Asynchronous connection to a database means that multiple commands can be passed to the database server and processed simultaneously. For example, there is no need to wait for the query to return before sending another command to the database server.

Instead of waiting for a “Finished” message to be sent back from the database server, the calling application sends a query status message to the database server at set times asking “Are you done yet?” (polling) When the database server says “Yes”, the result packets start coming back.

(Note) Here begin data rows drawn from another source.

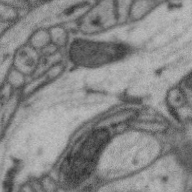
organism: Zebra finch
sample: Brain
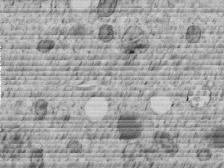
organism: C. elegans
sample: C. elegans embryo early stage
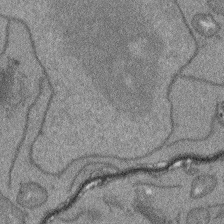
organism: Arabidopsis thaliana
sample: Root tip
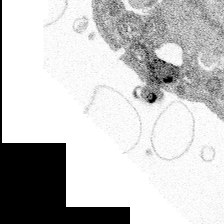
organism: Spongilla lacustris
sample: Multiple
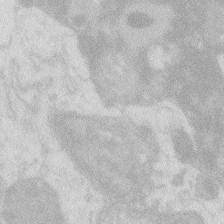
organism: Zebrafish
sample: Macrophage
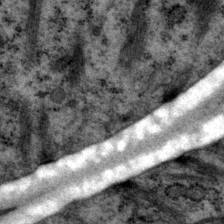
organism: P. pacificus
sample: Pharynx
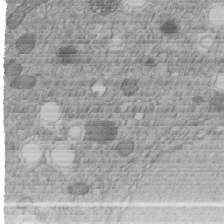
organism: C. elegans
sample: C. elegans embryo early stage
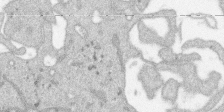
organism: Human
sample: Lung epithelial cells infected with SARS-CoV-2
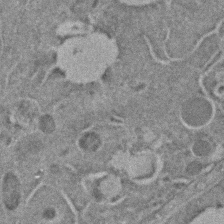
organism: C. elegans
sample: C. elegans embryo
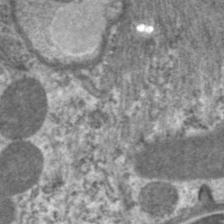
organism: C. elegans
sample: Pharynx
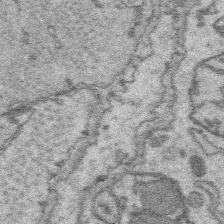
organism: Platynereis dumerilii
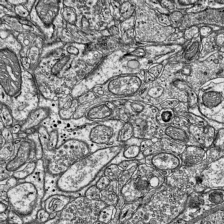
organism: Mouse
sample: Visual Cortex
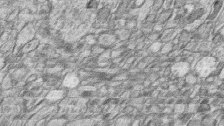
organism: Zebrafish
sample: synaptic ribbons in rod cells and cone cells
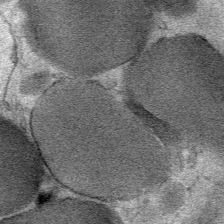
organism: Mouse
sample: Mouse Salivary gland
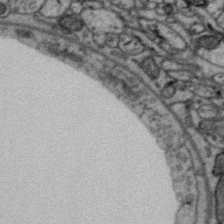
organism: Zebra finch
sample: Brain
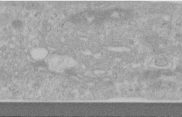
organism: Human
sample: Centriole in RPE cells
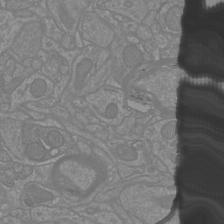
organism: Mouse
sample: Cortical neurons
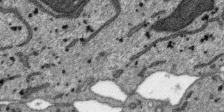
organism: Human
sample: Lung epithelial cells, uninfected (mock) control
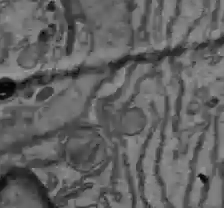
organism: C57BL Mouse
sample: Liver
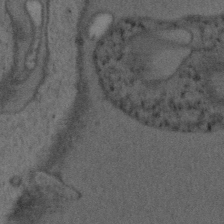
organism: Human
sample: HeLa cells
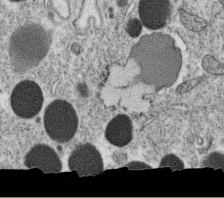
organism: C. elegans
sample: C. elegans oocyte; sperm cells
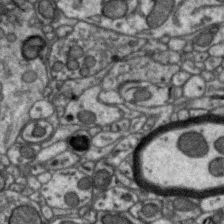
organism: Zebra finch
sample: Brain
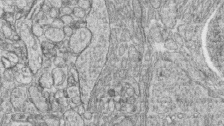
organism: Zebrafish
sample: synaptic ribbons in rod cells and cone cells
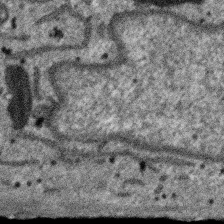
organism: Human
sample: Lung epithelial cells infected with SARS-CoV-2
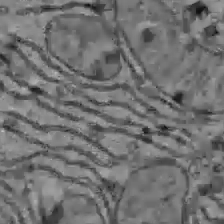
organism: C57BL Mouse
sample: Liver
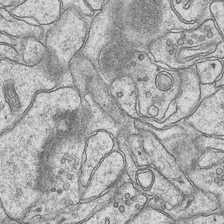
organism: Mouse
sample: CA1 Hippocampus
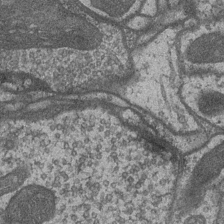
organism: Drosophila
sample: Optic medulla
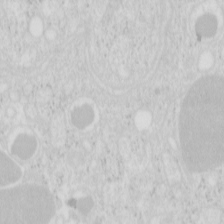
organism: Mouse
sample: Pancreas
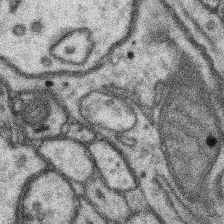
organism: Mouse
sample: Somatosensory cortex neuropil
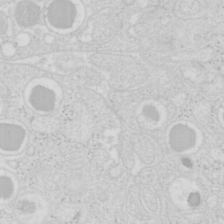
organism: Mouse
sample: Pancreas
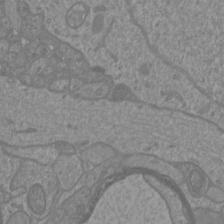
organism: Mouse
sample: Cortical neurons
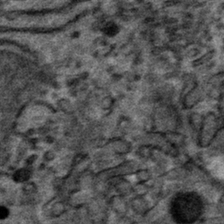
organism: Mouse
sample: Mouse hepatocytes
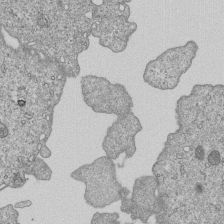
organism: Human
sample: MDA-MB-231 cells
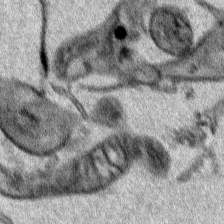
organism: Human
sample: Mitochondria in HCT116 cells
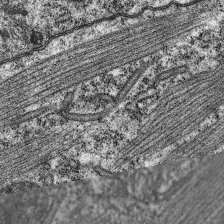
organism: C. elegans
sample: Pharynx
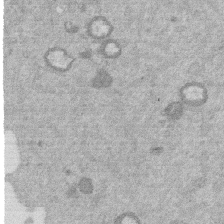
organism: Mouse
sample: Dividing mouse embryo 1 cell stage
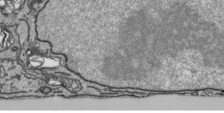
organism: Human
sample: Mitochondria in HCT116 cells
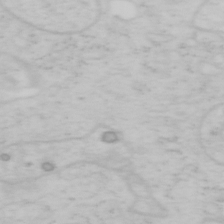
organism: Mouse
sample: OT-I killer T cells with ID8 ovarian cancer cells
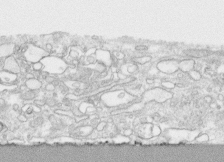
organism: Human
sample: CRL-1474
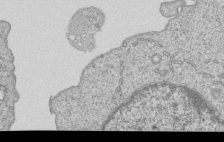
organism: Human
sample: MDA-MB-231 cells
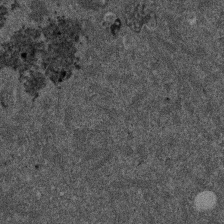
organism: Mouse
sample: Dividing mouse embryo 1 cell stage
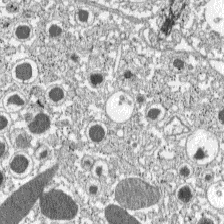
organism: C57BL Mouse
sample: Pancreatic islet
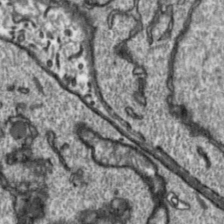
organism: Toxoplasma gondii
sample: Parasites in a vacuole inside a host cell
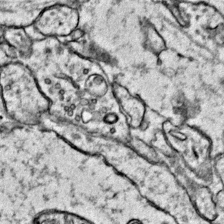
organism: Mouse
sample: Primary visual cortex
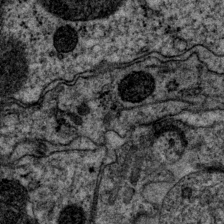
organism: P. pacificus
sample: Pharynx
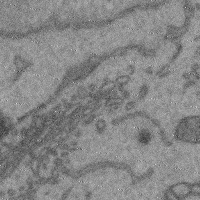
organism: Mouse
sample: Cerebral cortex
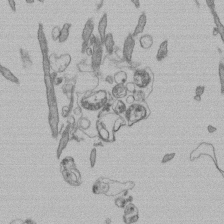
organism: Human
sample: Retinal organoid Rod and Cone cells
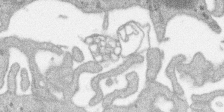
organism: Human
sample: Lung epithelial cells infected with SARS-CoV-2
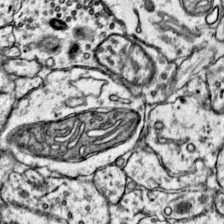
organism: Mouse
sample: Primary visual cortex
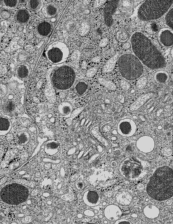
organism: C57BL Mouse
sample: Pancreatic islet
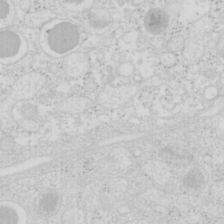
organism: Mouse
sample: Pancreas
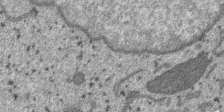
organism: Human
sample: Lung epithelial cells infected with SARS-CoV-2
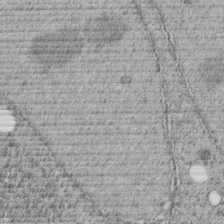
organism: C. elegans
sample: C. elegans embryo early stage
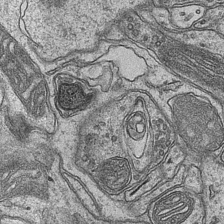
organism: Mouse
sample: CA1 Hippocampus
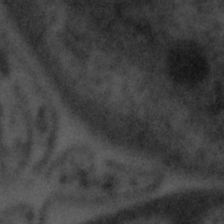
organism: Tuwongella immobilis
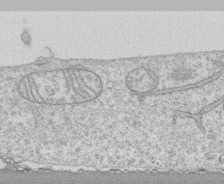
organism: Human
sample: CRL-1474
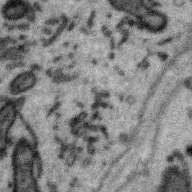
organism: Zebra finch
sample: Brain
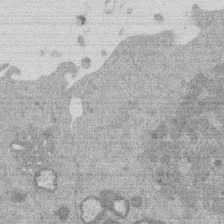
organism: Mouse
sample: Dividing mouse embryo 1 cell stage
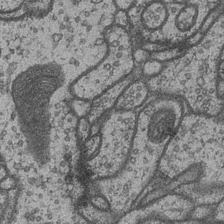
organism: Drosophila
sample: Optic medulla
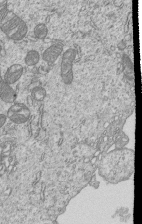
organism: Human
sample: MDA-MB-231 cells
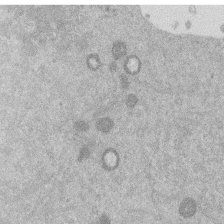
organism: Mouse
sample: Dividing mouse embryo 1 cell stage
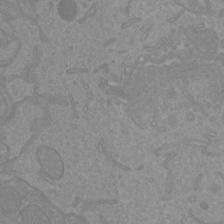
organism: Mouse
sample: Cortical neurons
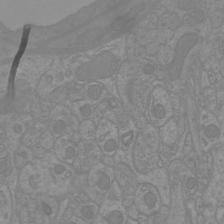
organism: Mouse
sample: Cortical neurons
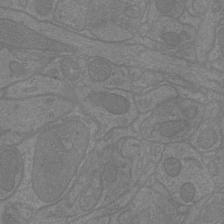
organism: Mouse
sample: Cortical neurons
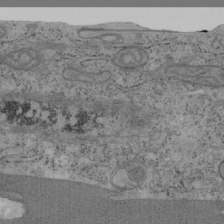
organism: Human
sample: HeLa cells
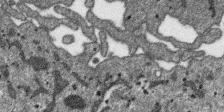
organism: Human
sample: Lung epithelial cells infected with SARS-CoV-2
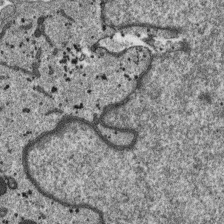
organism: Human
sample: Lung epithelial cells infected with SARS-CoV-2
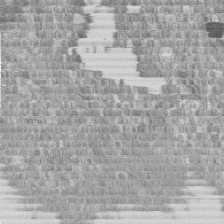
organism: Human
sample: Centriole in fibroblast cells
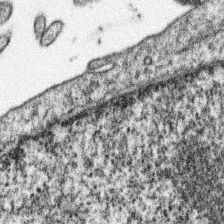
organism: Human
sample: HeLa cells
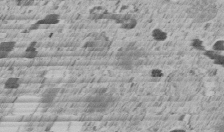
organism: C. elegans
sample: C. elegans embryo early stage
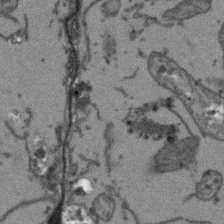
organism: Arabidopsis thaliana
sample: Root tip
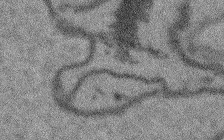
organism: Arabidopsis thaliana
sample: Root tip
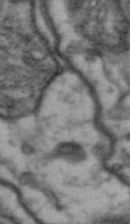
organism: Drosophila
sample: Brain
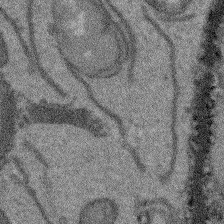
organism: Arabidopsis thaliana
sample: Root tip
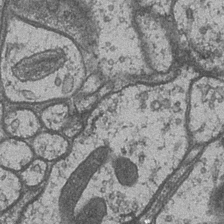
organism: Drosophila
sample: Optic medulla
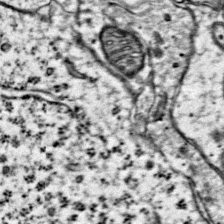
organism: Mouse
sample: Primary visual cortex
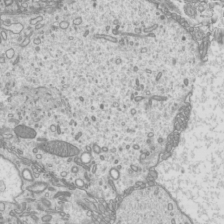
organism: Mouse
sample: Cilia; mouse epididymis
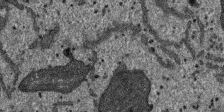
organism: Human
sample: Lung epithelial cells infected with SARS-CoV-2
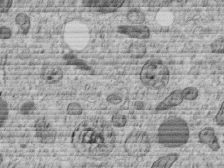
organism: C. elegans
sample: C. elegans embryo early stage
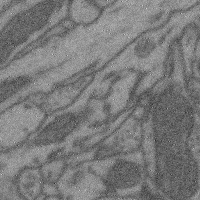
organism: Mouse
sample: Cerebral cortex
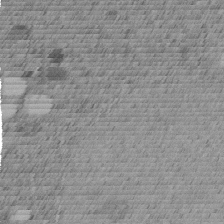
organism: C. elegans
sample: C. elegans embryo early stage
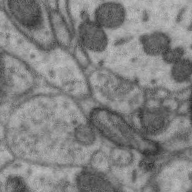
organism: Zebra finch
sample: Brain
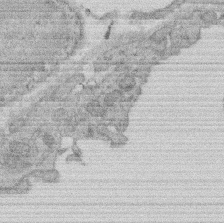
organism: Rat
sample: Salivary granule
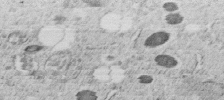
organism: C. elegans
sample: C. elegans embryo early stage
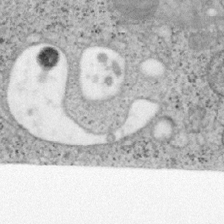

Client can send 2 signals to server
* a periodic status check — “my query is completed and ready for download?”
* a cancel

—– polling ^ call-back, based on

To enable fully async mode, you need to have your completion callback Perl-subroutine registered, and you need to also enable async notifications, as well as setting up a timeout for requests.

Your completion callback perl-subroutine is either invoked when ct_poll() is notified of a request completion, or by the OpenClient API directly in full async mode.